3.4 Formatting Options
Options like nformat() and sformat() control formatting of results in the table:
dtable age weight, nformat(%3.1f) sformat("(%s)" mean)
Shows mean age and weight with 1 decimal place, and encloses the mean in parentheses. nformat() controls numeric formats and sformat() controls string formats.
Other formatting options are:
- varlabel/novarlabel – use variable labels
- fvlabel/nofvlabel – use value labels for categories
- halign() – horizontal alignment of cells
3.5 title() and note() Options
Add a title and notes to the table using:
dtable age weight, title(Table 1) note(Data from NHANES)
Style options like titlestyles() and notestyles() control formatting of titles and notes.
These options allow creating highly customized, publication-quality tables without any manual work!
4. Advanced dtable Usage
This section covers some more advanced usage of dtable like:
- Using survey data with svyset
- Defining composite results
- Controlling missing values
- Applying custom table styles
4.1 Using Survey Data
To use dtable with survey data, first svyset your data:
svyset [pweight=weightvar], strata(stratavar)
Then use the svy option with dtable:
dtable age weight, svy
This will compute statistics incorporating the survey design like weights, stratification etc.

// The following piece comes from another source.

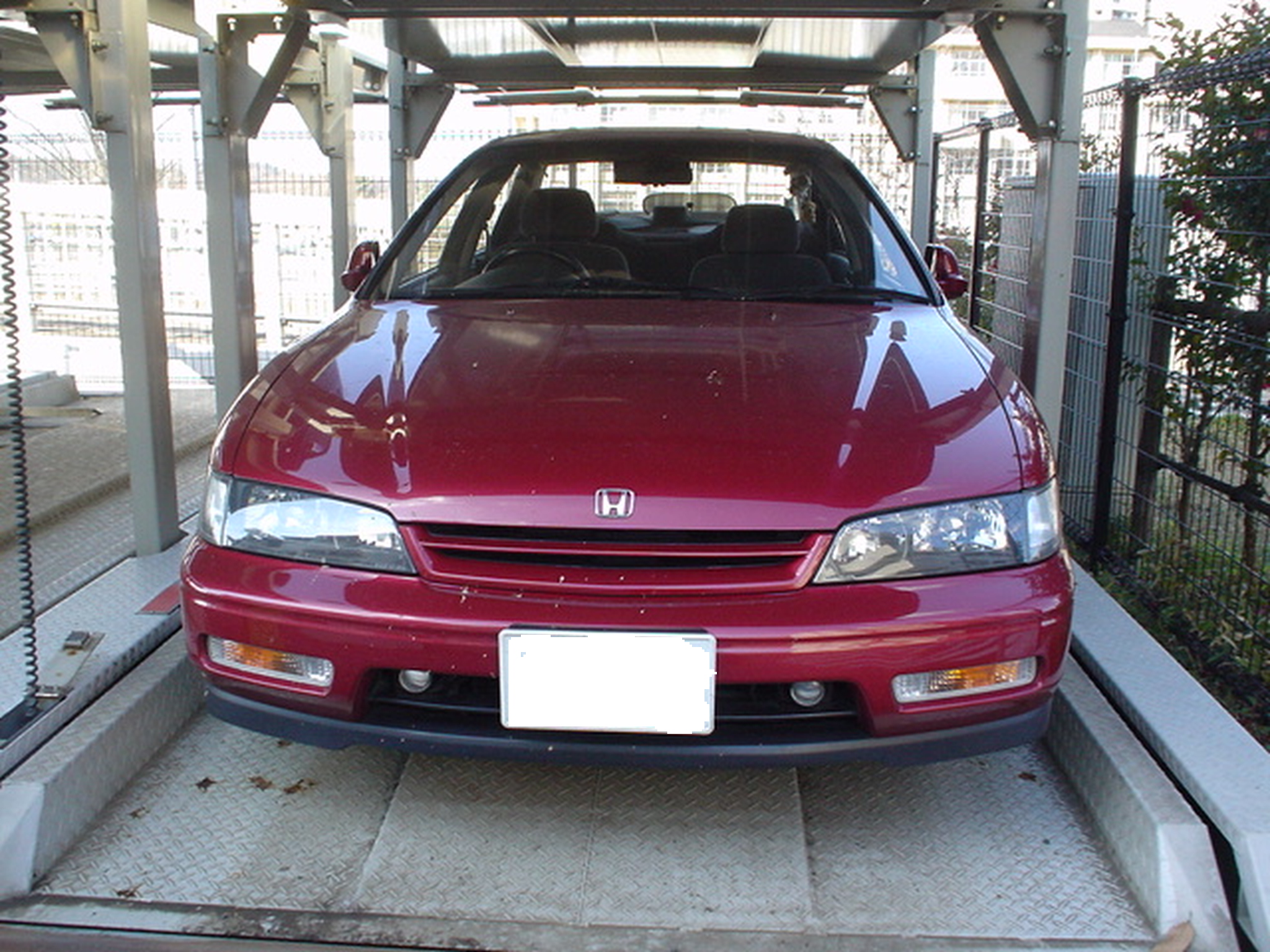 ホンダ・アコードSiR

You can also specify subpopulations using the subpop() option.
4.2 Defining Composite Results
Composite results give control over how items are composed in table cells. For example, to show the ratio of mean and SD:
dtable age, define(mean_sd = mean sd)continuous(mean_sd) nformat(%3.2f)

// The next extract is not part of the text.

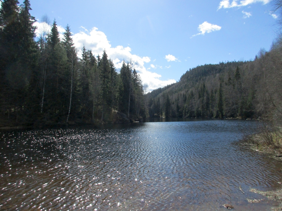 Mønevannet i Losbymarka, en del av Østmarka, Oslo. Bilde tatt i april 2016.
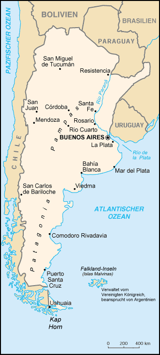 Karte Argentiniens

The define() option creates a new result mean_sd composed from mean and sd. This is then shown in the table, and formatted with 2 decimal places.
4.3 Controlling Missing Values
By default, dtable handles missing values by listwise deletion. The nolistwise option changes this:
dtable age weight, nolistwise
Now all non-missing values will be used for each variable. This avoids deleting observations with partial missing data.
With by(), missing values can also be included as a separate group:
dtable age weight, by(sex, missing)
4.4 Applying Custom Table Styles
You can customize the look of your dtable using:
dtable age weight, style(mydtablestyle)
This applies the styles defined in mydtablestyle.dta to the table. Useful for custom fonts, colors, borders etc. The style files can be created using:
collect style create mydtablestyle collect style edit mydtablestyle
And then modified as needed. This gives full control over the table appearance.